**WHAT IS NEEDED**
Emit a verbatim copy of the lines below from the line with "sample: Glomerulus" through the line with "sample: Temporal Lobe", excluding pictures and everything outside that range.

:: GIVEN RECORDS

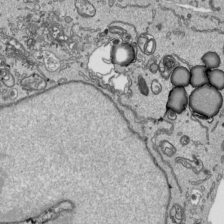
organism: Human
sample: Mitochondria in HCT116 cells
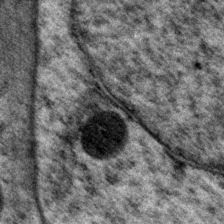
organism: P. pacificus
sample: Pharynx
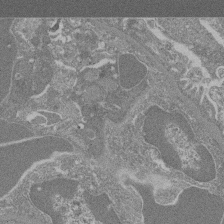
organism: Mouse
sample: Glomerulus
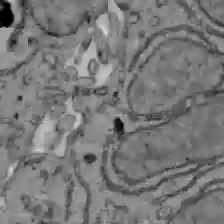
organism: C57BL Mouse
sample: Liver
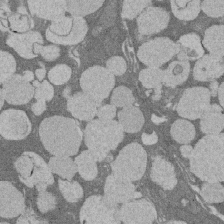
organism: Rat
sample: Salivary granule
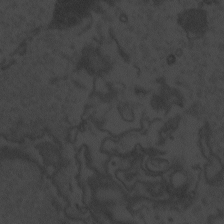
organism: Zebrafish
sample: Macrophage infected with Toxoplasma gondii
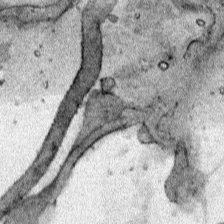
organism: Human
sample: Mitochondria in HCT116 cells
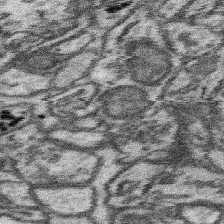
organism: Mouse
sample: Somatosensory cortex neuropil
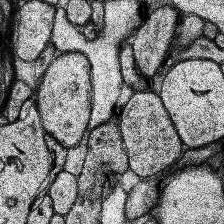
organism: Human
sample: Temporal Lobe
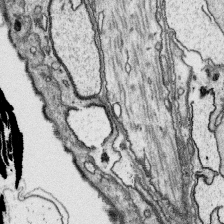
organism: Platynereis dumerilii
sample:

::::

**REPLY**
sample: Glomerulus
organism: C57BL Mouse
sample: Liver
organism: Rat
sample: Salivary granule
organism: Zebrafish
sample: Macrophage infected with Toxoplasma gondii
organism: Human
sample: Mitochondria in HCT116 cells
organism: Mouse
sample: Somatosensory cortex neuropil
organism: Human
sample: Temporal Lobe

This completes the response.